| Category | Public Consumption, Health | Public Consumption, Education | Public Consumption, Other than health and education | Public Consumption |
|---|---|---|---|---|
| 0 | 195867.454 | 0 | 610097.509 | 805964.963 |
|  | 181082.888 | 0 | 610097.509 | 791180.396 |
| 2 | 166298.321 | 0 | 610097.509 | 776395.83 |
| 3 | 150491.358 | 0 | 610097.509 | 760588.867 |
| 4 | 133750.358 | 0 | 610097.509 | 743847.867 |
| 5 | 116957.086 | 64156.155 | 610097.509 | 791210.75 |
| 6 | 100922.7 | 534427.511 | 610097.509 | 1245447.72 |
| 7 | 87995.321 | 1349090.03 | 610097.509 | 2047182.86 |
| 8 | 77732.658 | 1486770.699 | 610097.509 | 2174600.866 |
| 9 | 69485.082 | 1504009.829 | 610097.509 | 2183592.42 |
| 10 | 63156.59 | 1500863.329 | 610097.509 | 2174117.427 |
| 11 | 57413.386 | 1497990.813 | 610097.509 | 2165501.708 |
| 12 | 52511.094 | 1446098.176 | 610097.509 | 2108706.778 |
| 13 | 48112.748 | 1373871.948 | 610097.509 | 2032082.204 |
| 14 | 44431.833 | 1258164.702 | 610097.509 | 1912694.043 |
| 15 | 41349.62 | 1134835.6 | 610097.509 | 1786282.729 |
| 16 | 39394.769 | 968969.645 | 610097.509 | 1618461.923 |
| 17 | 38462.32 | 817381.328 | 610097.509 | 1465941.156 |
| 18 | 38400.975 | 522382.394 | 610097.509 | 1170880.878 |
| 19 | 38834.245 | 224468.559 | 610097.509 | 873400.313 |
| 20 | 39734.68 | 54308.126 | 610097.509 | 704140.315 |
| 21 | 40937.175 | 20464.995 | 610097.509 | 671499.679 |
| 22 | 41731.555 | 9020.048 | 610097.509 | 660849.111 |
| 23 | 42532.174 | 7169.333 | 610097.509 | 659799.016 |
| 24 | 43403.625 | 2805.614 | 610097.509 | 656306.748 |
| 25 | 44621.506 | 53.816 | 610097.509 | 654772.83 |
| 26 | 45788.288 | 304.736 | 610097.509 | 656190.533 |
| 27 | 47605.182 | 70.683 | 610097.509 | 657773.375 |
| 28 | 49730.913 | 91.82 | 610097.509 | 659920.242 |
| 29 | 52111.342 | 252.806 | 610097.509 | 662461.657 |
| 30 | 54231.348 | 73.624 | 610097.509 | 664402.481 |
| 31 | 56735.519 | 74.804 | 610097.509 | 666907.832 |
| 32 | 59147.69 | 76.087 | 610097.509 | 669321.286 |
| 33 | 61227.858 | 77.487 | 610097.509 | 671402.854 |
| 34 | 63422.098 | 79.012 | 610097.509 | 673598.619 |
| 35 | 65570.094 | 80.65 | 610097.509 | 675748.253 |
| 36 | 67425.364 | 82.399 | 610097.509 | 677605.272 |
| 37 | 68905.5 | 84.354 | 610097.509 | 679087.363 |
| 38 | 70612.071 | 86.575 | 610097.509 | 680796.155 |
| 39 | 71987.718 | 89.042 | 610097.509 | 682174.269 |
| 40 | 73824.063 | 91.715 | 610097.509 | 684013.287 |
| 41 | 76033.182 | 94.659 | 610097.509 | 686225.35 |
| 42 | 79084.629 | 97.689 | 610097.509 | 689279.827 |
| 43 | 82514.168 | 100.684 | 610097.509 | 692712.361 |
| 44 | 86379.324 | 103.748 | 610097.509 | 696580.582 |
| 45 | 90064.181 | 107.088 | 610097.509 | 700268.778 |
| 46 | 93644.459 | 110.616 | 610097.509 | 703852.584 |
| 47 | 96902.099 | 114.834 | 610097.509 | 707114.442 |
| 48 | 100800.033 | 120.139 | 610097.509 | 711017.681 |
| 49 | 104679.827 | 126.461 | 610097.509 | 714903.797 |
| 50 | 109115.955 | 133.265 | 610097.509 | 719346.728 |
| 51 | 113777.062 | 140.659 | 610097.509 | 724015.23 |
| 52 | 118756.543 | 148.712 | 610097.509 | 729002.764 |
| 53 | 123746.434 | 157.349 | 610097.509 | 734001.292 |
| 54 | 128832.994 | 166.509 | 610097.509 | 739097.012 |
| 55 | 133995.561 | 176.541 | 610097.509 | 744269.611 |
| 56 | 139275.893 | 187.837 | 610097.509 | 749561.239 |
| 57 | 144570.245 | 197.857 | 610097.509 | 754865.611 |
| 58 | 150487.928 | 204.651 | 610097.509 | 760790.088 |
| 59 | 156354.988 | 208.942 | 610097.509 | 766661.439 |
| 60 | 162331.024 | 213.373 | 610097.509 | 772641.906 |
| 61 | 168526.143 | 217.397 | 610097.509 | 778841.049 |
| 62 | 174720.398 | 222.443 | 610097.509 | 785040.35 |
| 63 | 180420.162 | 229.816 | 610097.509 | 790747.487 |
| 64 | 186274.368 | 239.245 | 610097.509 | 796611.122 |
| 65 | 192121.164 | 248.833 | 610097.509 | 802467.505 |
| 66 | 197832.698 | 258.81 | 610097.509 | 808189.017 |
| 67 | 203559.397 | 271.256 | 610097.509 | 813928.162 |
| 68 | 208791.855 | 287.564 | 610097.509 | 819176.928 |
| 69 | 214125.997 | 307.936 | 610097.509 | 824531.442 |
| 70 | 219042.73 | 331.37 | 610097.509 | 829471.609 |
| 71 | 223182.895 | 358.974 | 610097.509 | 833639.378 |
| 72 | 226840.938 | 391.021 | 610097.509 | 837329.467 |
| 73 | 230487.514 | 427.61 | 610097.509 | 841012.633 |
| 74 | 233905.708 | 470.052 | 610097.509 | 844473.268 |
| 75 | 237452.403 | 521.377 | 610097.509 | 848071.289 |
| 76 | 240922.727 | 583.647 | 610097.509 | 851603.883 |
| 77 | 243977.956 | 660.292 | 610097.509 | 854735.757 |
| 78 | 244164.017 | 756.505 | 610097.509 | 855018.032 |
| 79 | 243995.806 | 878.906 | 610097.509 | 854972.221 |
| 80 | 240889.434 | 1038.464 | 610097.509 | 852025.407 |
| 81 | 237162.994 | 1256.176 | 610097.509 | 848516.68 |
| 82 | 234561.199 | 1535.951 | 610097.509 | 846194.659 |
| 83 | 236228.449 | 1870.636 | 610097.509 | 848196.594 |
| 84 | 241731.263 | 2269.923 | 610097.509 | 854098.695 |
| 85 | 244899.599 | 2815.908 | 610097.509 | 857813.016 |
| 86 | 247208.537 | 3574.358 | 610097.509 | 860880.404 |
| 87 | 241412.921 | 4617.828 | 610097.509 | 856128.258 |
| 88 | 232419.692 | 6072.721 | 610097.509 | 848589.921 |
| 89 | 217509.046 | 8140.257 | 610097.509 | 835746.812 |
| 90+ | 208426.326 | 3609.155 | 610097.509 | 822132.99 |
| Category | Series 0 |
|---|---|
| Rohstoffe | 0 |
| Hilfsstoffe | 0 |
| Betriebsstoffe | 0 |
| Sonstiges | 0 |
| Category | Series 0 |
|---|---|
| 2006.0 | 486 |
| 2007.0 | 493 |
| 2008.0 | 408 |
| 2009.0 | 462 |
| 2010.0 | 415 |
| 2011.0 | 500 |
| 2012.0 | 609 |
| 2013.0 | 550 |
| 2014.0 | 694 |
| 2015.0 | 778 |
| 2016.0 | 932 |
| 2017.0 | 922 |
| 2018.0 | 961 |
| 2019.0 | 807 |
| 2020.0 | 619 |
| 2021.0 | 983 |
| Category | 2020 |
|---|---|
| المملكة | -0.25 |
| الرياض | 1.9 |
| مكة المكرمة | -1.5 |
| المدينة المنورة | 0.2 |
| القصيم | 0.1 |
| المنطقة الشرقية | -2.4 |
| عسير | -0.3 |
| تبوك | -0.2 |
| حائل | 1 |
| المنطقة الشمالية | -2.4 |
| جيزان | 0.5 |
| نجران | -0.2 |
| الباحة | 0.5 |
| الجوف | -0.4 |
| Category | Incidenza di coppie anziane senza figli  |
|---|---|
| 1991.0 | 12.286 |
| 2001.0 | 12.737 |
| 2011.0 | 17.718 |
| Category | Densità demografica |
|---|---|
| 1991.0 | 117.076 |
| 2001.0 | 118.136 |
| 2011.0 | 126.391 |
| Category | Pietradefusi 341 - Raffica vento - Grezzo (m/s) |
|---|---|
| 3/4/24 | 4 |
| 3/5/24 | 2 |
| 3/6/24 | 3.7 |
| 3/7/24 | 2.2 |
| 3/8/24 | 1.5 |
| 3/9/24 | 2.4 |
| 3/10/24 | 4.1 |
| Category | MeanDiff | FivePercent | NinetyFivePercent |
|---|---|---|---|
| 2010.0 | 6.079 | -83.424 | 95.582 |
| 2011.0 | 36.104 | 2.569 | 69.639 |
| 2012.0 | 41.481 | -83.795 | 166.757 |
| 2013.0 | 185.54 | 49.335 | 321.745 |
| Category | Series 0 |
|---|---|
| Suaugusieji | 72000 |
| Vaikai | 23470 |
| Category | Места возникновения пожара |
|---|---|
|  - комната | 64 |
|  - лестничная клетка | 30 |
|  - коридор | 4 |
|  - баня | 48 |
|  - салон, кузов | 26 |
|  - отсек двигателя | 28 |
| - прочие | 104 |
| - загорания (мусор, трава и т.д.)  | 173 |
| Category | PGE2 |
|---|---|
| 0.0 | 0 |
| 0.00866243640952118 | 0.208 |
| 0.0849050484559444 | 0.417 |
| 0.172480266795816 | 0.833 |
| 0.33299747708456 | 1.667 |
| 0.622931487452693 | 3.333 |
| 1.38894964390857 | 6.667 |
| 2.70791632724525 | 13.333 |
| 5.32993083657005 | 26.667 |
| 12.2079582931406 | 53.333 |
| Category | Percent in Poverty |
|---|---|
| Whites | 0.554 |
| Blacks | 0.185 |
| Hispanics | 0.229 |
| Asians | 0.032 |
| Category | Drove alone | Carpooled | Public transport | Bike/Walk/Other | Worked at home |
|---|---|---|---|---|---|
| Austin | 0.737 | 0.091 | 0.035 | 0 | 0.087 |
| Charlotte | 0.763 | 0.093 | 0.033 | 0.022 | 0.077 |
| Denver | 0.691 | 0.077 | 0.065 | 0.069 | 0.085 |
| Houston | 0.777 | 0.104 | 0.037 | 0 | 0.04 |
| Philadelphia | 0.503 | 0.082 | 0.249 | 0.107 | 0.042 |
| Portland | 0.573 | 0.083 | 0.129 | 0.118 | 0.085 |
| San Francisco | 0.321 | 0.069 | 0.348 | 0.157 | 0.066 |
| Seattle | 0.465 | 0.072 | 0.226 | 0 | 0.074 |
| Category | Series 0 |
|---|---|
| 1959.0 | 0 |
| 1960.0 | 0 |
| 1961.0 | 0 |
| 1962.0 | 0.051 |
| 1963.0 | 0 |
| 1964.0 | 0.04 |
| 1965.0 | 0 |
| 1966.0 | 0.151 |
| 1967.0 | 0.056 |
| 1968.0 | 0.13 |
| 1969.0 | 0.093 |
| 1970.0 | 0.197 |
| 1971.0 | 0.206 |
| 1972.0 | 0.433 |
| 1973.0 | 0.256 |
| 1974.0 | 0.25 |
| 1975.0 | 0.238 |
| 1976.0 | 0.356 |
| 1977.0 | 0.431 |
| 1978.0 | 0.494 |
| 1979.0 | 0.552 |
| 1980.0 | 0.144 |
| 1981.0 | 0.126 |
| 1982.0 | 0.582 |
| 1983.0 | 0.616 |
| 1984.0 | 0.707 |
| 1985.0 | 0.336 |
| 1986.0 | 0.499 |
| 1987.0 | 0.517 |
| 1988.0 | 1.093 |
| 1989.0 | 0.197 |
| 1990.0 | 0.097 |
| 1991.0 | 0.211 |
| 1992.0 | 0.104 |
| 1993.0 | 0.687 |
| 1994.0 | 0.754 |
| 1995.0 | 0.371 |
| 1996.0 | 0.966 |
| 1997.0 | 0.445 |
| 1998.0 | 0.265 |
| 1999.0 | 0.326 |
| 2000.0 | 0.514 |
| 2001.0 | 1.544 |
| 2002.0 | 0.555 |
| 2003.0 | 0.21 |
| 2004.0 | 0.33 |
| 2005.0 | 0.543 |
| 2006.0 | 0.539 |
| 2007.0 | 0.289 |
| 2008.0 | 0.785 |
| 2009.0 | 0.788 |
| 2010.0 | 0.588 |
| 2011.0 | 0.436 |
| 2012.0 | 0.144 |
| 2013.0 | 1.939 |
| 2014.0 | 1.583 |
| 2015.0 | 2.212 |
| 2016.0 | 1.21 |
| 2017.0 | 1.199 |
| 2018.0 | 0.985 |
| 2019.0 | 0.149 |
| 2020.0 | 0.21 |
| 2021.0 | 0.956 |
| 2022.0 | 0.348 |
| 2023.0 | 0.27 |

=-=-=

— WORK INSTRUCTIONS —
Would you show each line of the listing above that has the string "Other"?

— RESPONSE TO THIS EXERCISE —
| Category | Public Consumption, Health | Public Consumption, Education | Public Consumption, Other than health and education | Public Consumption |
| Category | Drove alone | Carpooled | Public transport | Bike/Walk/Other | Worked at home |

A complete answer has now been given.